Look, it’s Christmas (again!) – yes, yes, Merry Christmas and all that! – but you’ve just found out Aunt Judy’s all alone again today – just like last year! – and she’d really like to see you and the kids again. Sure it’s a pain in the ass, but she still has the first dollar she ever earned so it can’t hurt to spend another few minutes with her – after all, she’s not going to live forever (although it’s starting to seem that way) and she’s got to leave that money to someone…!
Dare you drop by without a gift?
No sir! What to do, what to do?
Jons Grocery stores to the rescue! Not open today (Why, it’s Christmas, after all!), but since when did that ever stop you (and that brick you carry in the trunk)?
Around the corner from the produce section (you may have to feel your way a bit what with the lights off and all), on a display made of their own shipping cartons, you’ll find these seasonal delights:
What could be more Christmas-y than chestnuts?
You’ll just need one pack, but take two to be safe. They’re 4 for $5, but go ahead and leave a $20 bill on one of the checkouts on your way out – after all, it is the season of giving and your generosity will pay off in spades in just a little while.
Once at Aunt Judy’s, grab a few of her Good Housekeepings and Family Circles, set them ablaze in her candy dish on the coffee table, and voila, you’ve got the requisite open fire that goes famously with your present! Brother, you’re all set!
Good heavens! What’s this on the back of the package?

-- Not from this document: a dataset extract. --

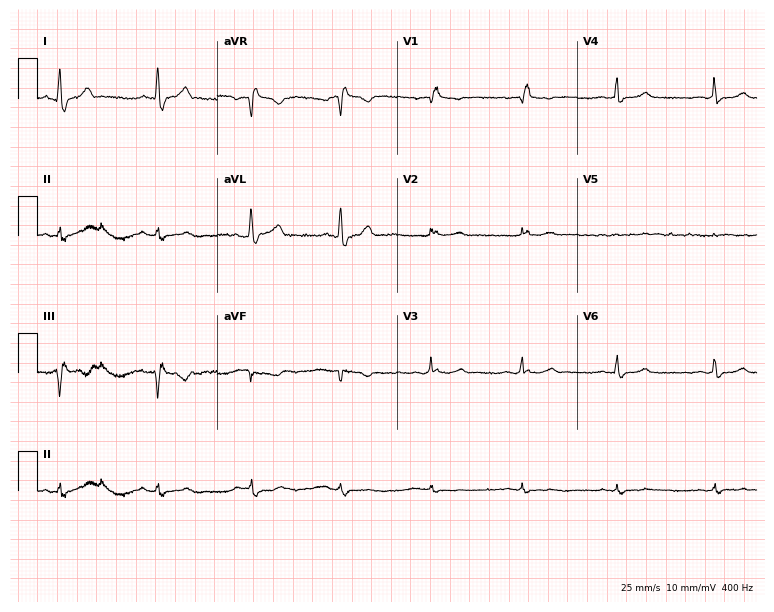
Resting 12-lead electrocardiogram. Patient: a man, 69 years old. None of these six findings is recorded: first-degree AV block, right bundle branch block, left bundle branch block, sinus bradycardia, atrial fibrillation, sinus tachycardia. Findings outside these six are not listed.

…And Aunt Judy, she’s…what is she now, 87…? 88…? Yeah, there’s no way those choppers are going to be able to negotiate these holiday treats. They’re going down her gullet whole! At least part-way!
So here’s what you do: While you and the missus are roasting them with Aunt J., send whichever of the kids took the CPR class (with the unit on the Heimlich maneuver) out of the room. In fact, send em all – Barney & Ben, Janice & Jen – out back with a monkey wrench and have them turn off the water to the house.

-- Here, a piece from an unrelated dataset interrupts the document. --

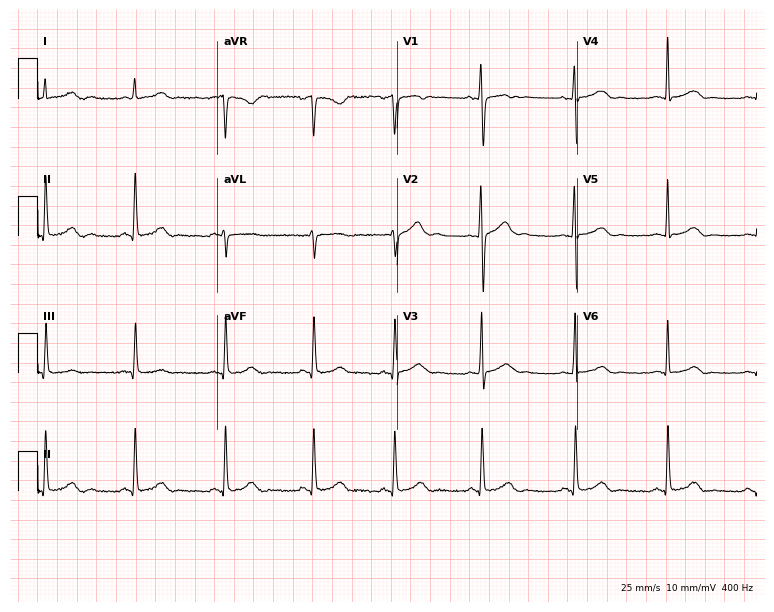
Standard 12-lead ECG recorded from a female, 22 years old (7.3-second recording at 400 Hz). Read as a normal ECG.

This way there’s no pesky glasses of water available for a frantic attempt to clear the esophagus, no okay-everyone-let’s-get-our-story-straight (kids are terrible at this!), and best of all, no worries about the pipes freezing up over the next few months since the place will be empty at least until spring when everything goes through probate and you can unload this dilapidated dog of a charming 2 bedroom, 1-1/2 bath charming mid-century fixer-upper that smells from spoiled cottage cheese and old lady. (Or is that redundant?)
Note: Today’s entry was perhaps a bit darker than the season warrants for you see I’ve been watching a lot of “Alfred Hitchcock Presents” there on the ol’ Netflix lately. So let’s presume that after the merry little scenario described above plays out, Hitch (or in this case, me – our profiles are quite similar, especially with all this holiday binging) comes back to tie things up and announce you all got caught and went to the electric chair (including little Janice & Jen), even though we all know he’s (rather, I’m) only saying that because the network and his sponsors (or my attorney) are making him. Or me. Feel better now? Good night.

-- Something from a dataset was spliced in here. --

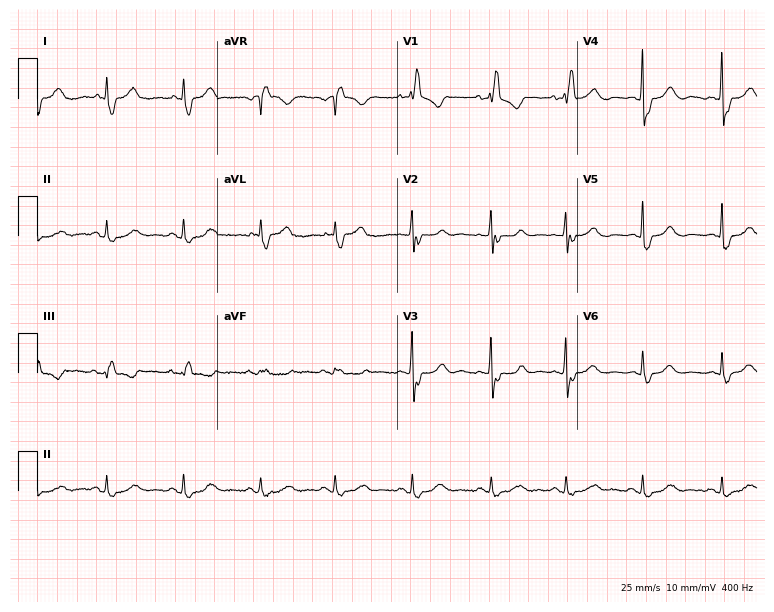
ECG — a 71-year-old female patient. Findings include right bundle branch block.

LIKE YOU, I have no ethical problem shopping at Walmart. As long as they keep me distracted by low prices, really, how am I supposed to worry about anything else?
Well, let me tell you, brother, I was jarred right back into reality- right back into reality! – the other day when I saw a display of these on an endcap (industry term):
So for five dollars American, you can get a little Walmart shopping basket filled with toy groceries. And who wouldn’t want such an item? No one, that’s who! Look at it, it’s adorable!
Sounds good, huh? You’d like one, right?
Not so fast, pal!
Here’s the thing: This particular location – West Hills Walmart, at 6433 Fallbrook Avenue – famously (or should I say infamously) has no actual, regular-sized baskets in the store! None! Zero! Not! A! One!
You get that? The actual item on which this toy is based is not available for customer use in the very store where these are sold!
If that’s not irony, well… Well, let’s just consider it irony because it’s late and I don’t have the time to look up whatever term might better describe this phenomenon. If such a term exists.
The idea behind West Hills Walmart intentionally not offering baskets is so that, presumably, customers will instead just grab a shopping cart – a vessel much larger, and in turn with a much larger capacity than a standard hand-held basket – and then they’ll fill that up with all those great Walmart values!
Which actually came in handy, because I got one of these babies for each of you.
Look under your seats!
I got one for you, and I got one for you, and for you, and for you and you and you! Yep, you got it – it’s the annual Ted’s Favorite Things post! You came to the blog on the right day, gang!